Tribune – Logistique urbaine : il n’est jamais trop tôt pour avoir raison

« On n’achète plus, on ne consomme plus, on ne commande plus comme il y a cinq ou dix ans. Après Leclerc, c’est Carrefour qui lance ses premiers « drives piéton », tandis que dans le même temps, Monoprix s’allie à Amazon ; et d’autres initiatives vont suivre », écrivent Claude Samson, président de l’association Afilog, et Jonathan Sebbane, directeur général de Sogaris, dans une tribune.

L’avènement du e-commerce a tout changé, interrogeant jusqu’à nos modèles de société. En convoquant Schumpeter, on imagine déjà que ce mouvement de création destructrice comble tout ou partie du vide qu’a laissé la disparition des usines d’antan. Soit : la maîtrise des flux de marchandises trouve en effet une valeur nouvelle – qui s’apprécie en euros autant qu’en nombre de clics ! C’est donc en industriel qu’il faut penser le développement d’une nouvelle logistique, jouant du réseau entre des entrepôts géants à la périphérie des agglomérations et de nouveaux emplacements au cœur de nos villes.
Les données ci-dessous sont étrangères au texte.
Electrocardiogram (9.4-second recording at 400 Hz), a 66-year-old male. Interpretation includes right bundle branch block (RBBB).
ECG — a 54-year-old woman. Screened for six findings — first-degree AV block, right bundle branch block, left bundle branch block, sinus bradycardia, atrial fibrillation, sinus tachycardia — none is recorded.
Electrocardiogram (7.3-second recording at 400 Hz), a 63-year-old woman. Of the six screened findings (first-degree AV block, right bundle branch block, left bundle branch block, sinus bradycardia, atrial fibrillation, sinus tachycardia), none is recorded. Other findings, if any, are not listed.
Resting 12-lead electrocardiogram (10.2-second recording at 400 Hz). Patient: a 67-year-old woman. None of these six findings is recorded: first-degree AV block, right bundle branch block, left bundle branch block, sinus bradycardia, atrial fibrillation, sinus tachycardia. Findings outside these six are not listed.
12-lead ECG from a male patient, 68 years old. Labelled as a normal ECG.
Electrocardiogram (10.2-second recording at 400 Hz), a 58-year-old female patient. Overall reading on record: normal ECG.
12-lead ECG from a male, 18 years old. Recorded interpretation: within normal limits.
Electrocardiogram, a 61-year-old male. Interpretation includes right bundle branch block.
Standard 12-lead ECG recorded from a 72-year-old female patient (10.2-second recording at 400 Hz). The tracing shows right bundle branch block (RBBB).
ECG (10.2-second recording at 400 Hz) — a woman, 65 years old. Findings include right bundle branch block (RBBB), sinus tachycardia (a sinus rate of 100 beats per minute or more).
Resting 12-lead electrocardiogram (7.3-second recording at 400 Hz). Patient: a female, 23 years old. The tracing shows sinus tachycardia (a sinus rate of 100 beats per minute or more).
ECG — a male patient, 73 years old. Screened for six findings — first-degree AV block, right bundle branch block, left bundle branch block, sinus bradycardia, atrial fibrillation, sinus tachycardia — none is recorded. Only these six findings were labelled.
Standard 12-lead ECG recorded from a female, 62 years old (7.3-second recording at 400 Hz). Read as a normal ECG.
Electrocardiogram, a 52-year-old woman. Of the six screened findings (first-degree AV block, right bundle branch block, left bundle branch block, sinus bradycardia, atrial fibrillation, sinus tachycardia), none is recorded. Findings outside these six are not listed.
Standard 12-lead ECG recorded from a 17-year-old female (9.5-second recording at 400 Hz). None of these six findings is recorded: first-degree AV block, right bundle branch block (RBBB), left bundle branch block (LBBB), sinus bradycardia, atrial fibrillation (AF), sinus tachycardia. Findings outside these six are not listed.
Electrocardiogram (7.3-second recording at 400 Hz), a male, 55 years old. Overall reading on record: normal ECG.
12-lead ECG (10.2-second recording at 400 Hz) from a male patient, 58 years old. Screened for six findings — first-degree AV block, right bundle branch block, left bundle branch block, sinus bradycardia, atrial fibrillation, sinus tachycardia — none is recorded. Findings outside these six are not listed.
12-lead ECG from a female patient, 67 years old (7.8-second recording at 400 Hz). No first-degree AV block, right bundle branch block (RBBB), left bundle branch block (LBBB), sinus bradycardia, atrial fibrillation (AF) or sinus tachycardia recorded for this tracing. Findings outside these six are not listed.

Claude Samson et Jonathan Sebbane. © DR

Le marché est encore peu mature, les régulations tâtonnent mais les questions fusent : sait-on garantir la coexistence du commerce de proximité et du e-commerce de masse ? Sait-on encadrer les coûts environnementaux liés à l’explosion des flux du dernier kilomètre ?

Une approche pragmatique

Pour partie, on sait. La logistique urbaine est une réponse aux besoins de la grande distribution, du e-commerce et des commerces de proximité : car faire s’arrêter les camions à l’entrée de nos villes se révèle créateur d’une nouvelle valeur économique, environnementale et sociale dès que cela permet une distribution du dernier kilomètre plus propre et plus efficace. Rien de magique, seulement une approche pragmatique entre besoins économiques et exigences écologiques ; avec au centre de toutes les attentions, le transport de marchandises et la réduction de son impact environnemental exigée par tous les décideurs publics. On pense forcément à l’intermodalité, c’est-à-dire à l’usage complémentaire à la route des modes de transports que sont le fleuve et le fer. Sauf qu’une gare n’a jamais fait arriver un train, ni un port un bateau : c’est en effet l’alignement des intérêts entre acteurs privés et pouvoirs publics qui permettra de réduire l’empreinte écologique du mix logistique.

Chapelle international

A Paris s’ouvre prochainement l’hôtel logistique de Chapelle international, premier terminal de livraison de marchandises associant train de fret et véhicules propres. C’est le seul projet français récompensé au dernier Salon International de l’immobilier (Mipim) : les acteurs de l’immobilier ne s’y sont pas trompés, la logistique urbaine s’écrit au présent car elle est notre avenir. Le lancement de ce nouveau terminal ferroviaire à Paris pousse en effet acteurs de la distribution et de la logistique à refaire leurs calculs : si le passage au fer a bel et bien un coût pour les entreprises qui souhaitent se lancer, il permet également d’optimiser l’ensemble de la chaîne logistique et de la rendre plus propre et durable, depuis le premier jusqu’au dernier kilomètre.

Prenons même un peu de champs : alors que la lutte contre le dérèglement climatique tend à réduire inexorablement la place du camion en ville, ceux qui prendront le train sécuriseront pour demain l’acheminement de leurs marchandises dans une véritable démarche de responsabilité sociale et environnementale. Sans doute Chapelle international leur aura-t-il donné raison un peu tôt ; mais il leur aura donné raison.

 

Claude Samson, président de l’association Afilog, et Jonathan Sebbane, directeur général de Sogaris.